Task statement.
Would you transcribe the entries below word for word, omitting all images?

Source records

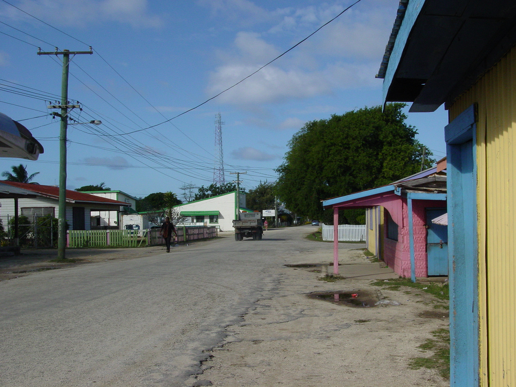 Downtown Pangai, Lifuka, Ha'apai, Tonga
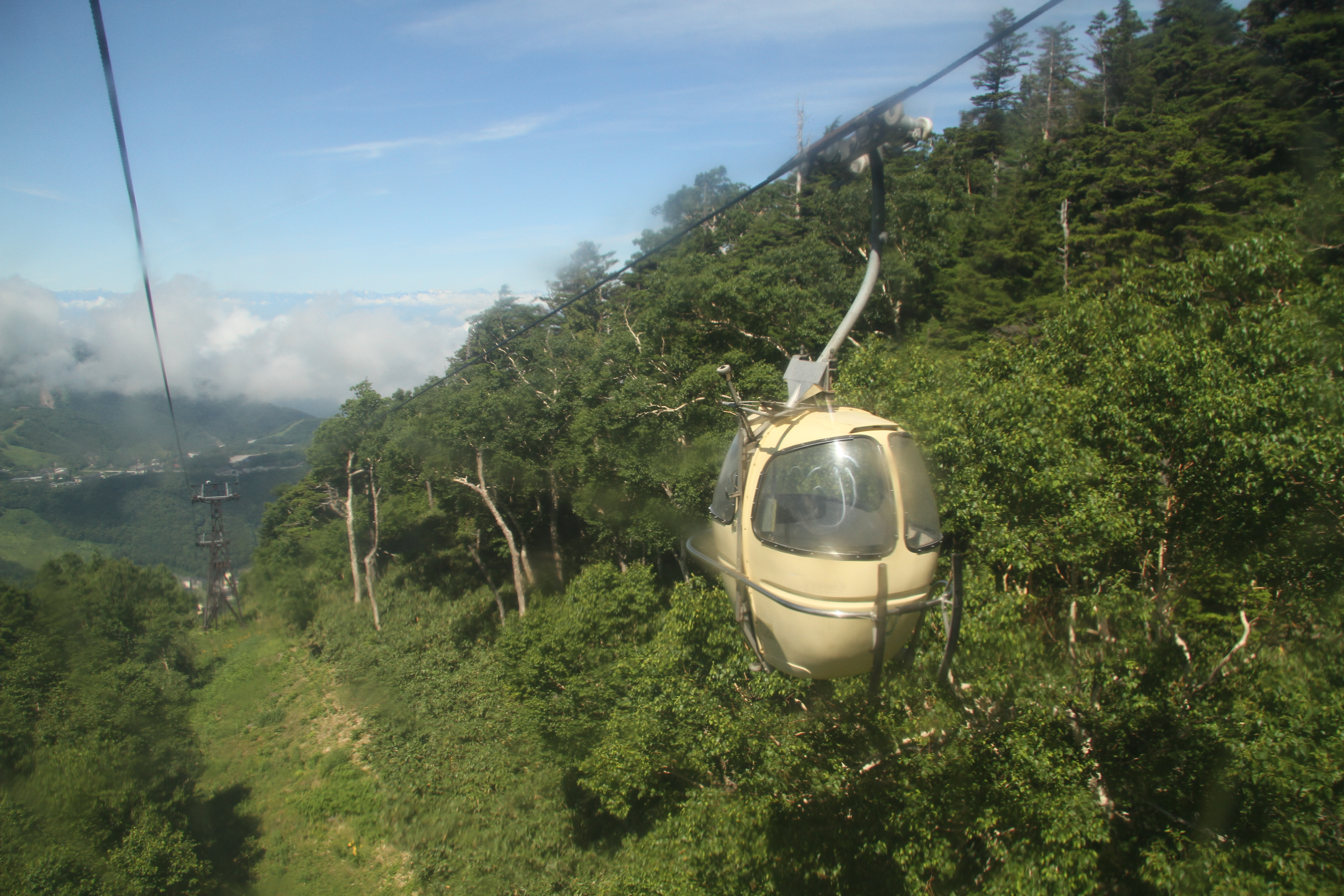 長野県の東館山ゴンドラリフト Canon EOS 7D
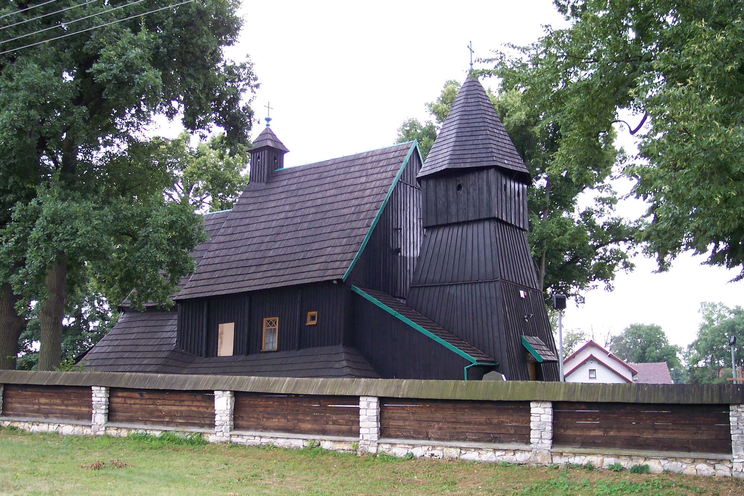 Kościół Wszystkich Świętych w Bojszowie
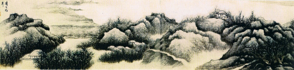 Vue de la Montagne Froide, du peintre chinois Gong Xian, (actif env. 1660-1700), rouleau portatif, encre et couleur sur papier, 30,2 x 144,2 cm. Musée du palais impérial. Beijing.
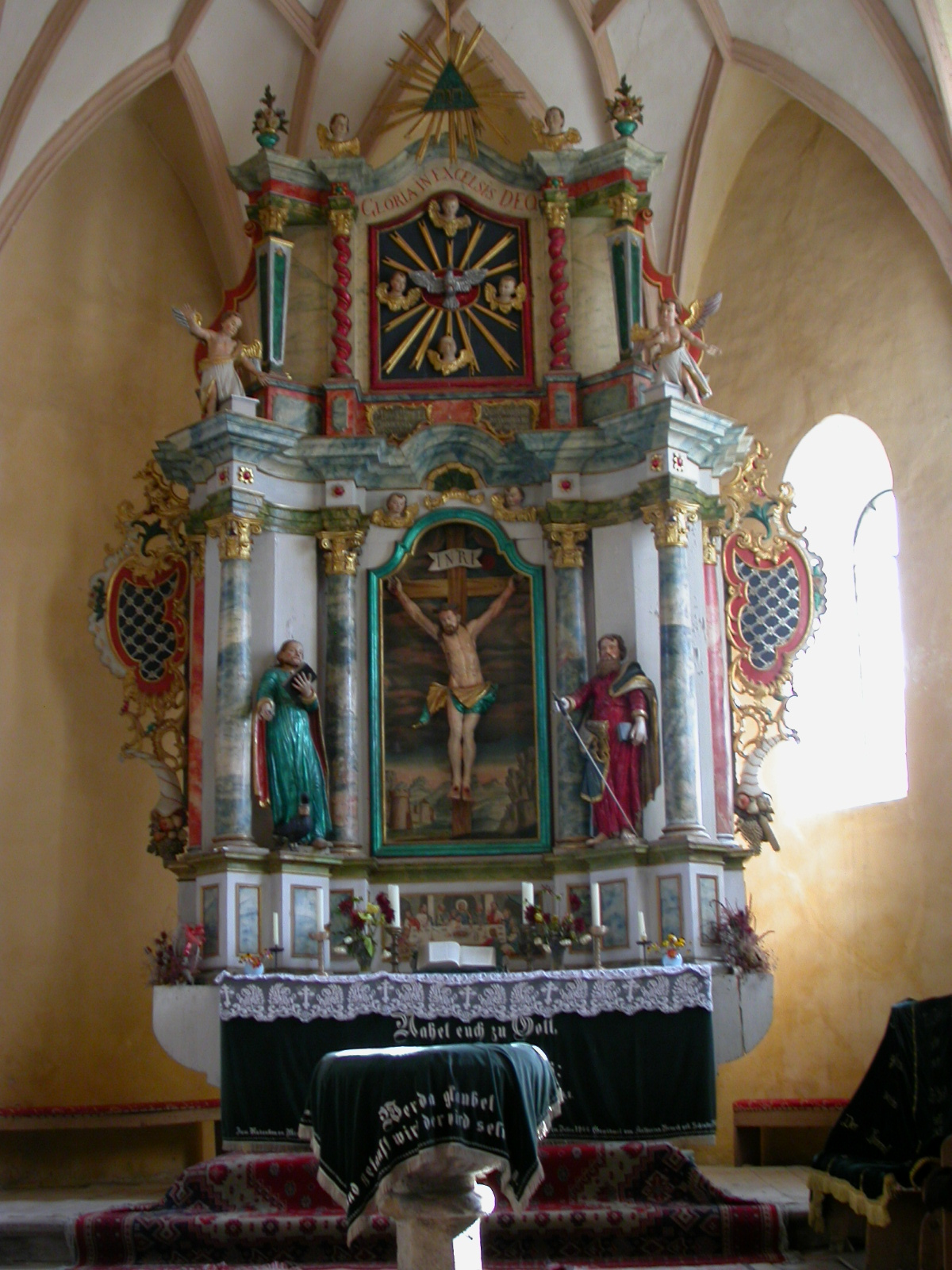 Ansamblul bisericii evanghelice fortificate, sec. XIV - XVI
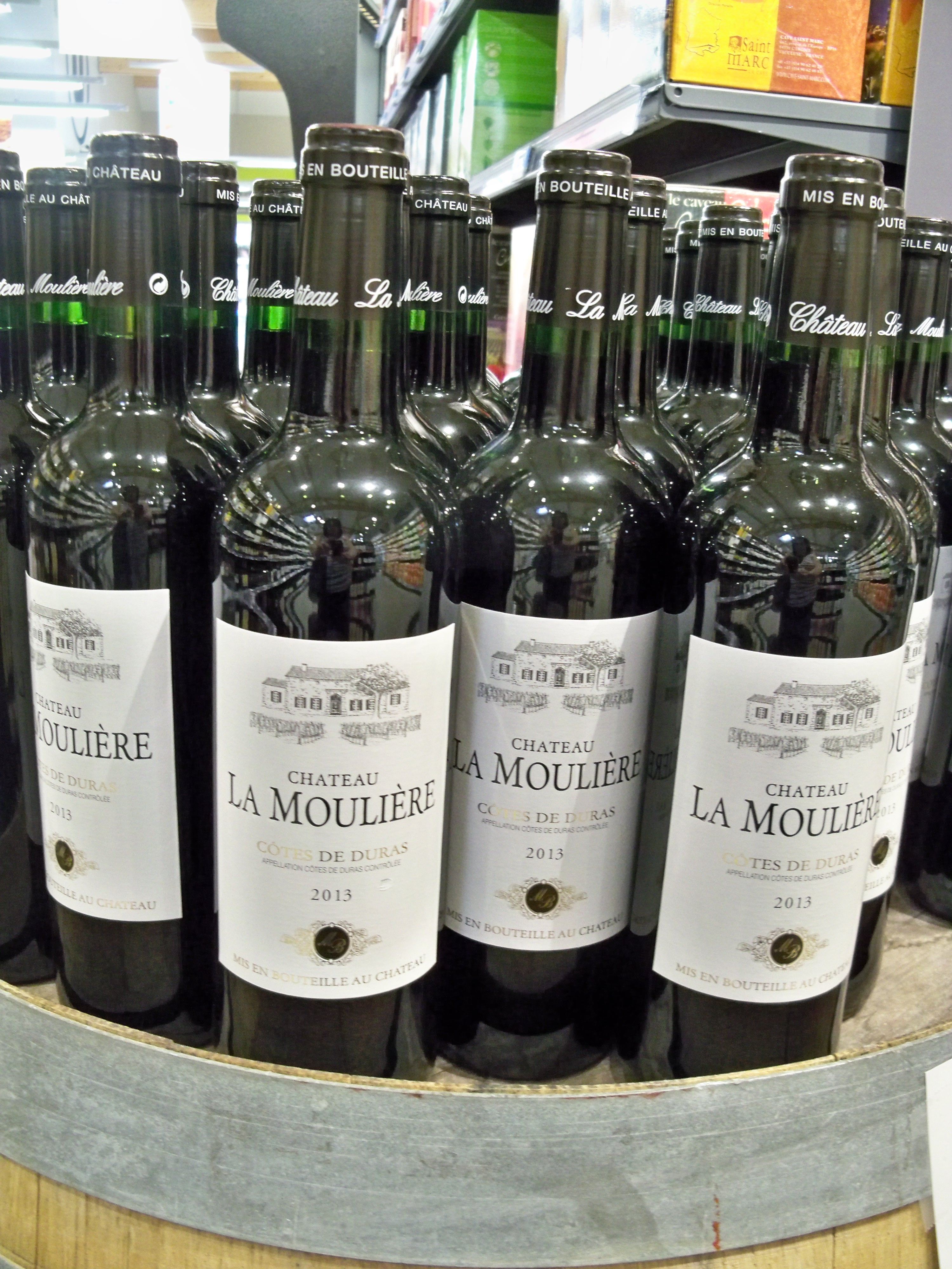 Bouteille de Côtes de Duras
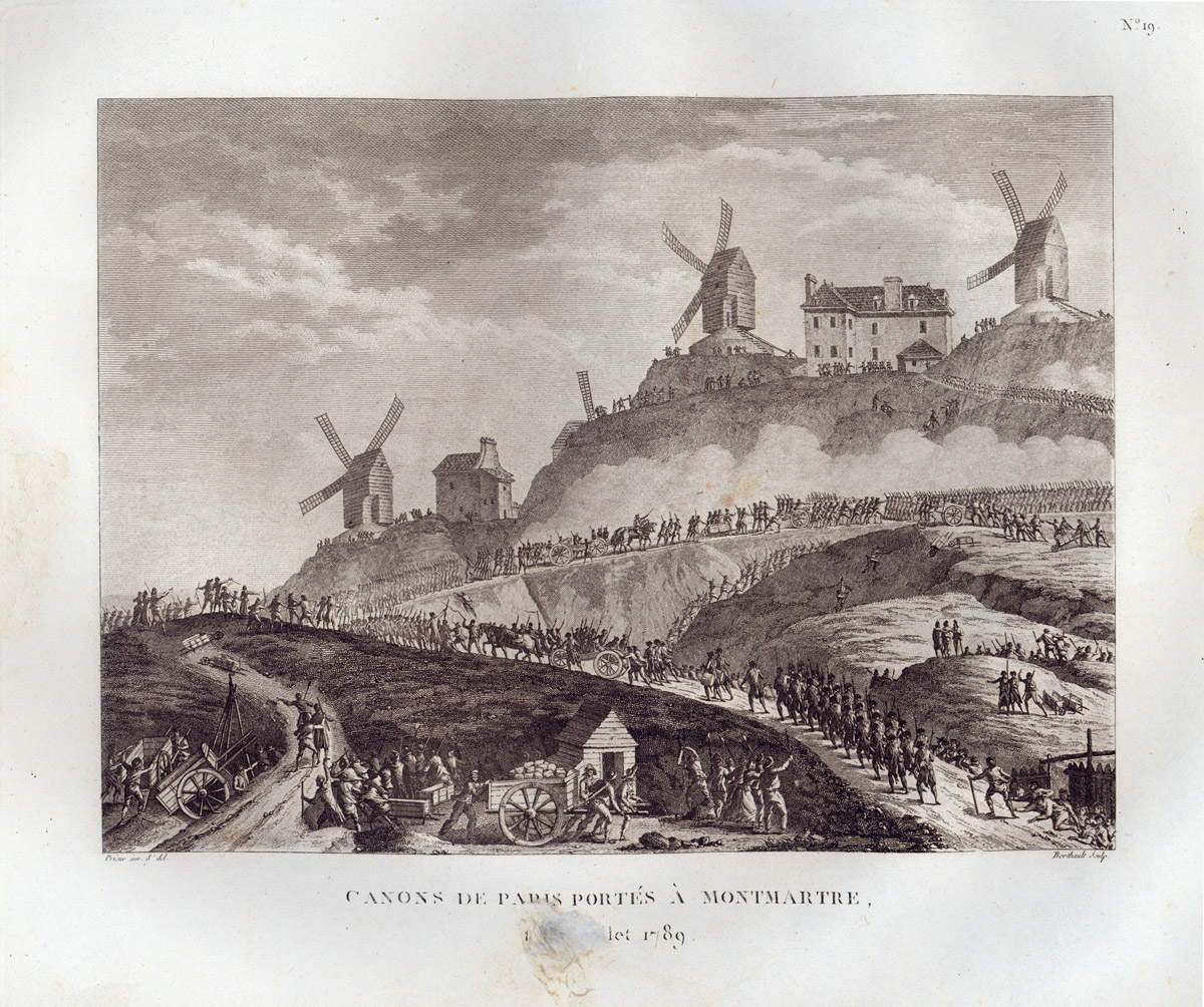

Output of the exercise.
 Downtown Pangai, Lifuka, Ha'apai, Tonga
 長野県の東館山ゴンドラリフト Canon EOS 7D
 Kościół Wszystkich Świętych w Bojszowie
 Vue de la Montagne Froide, du peintre chinois Gong Xian, (actif env. 1660-1700), rouleau portatif, encre et couleur sur papier, 30,2 x 144,2 cm. Musée du palais impérial. Beijing.
 Ansamblul bisericii evanghelice fortificate, sec. XIV - XVI
 Bouteille de Côtes de Duras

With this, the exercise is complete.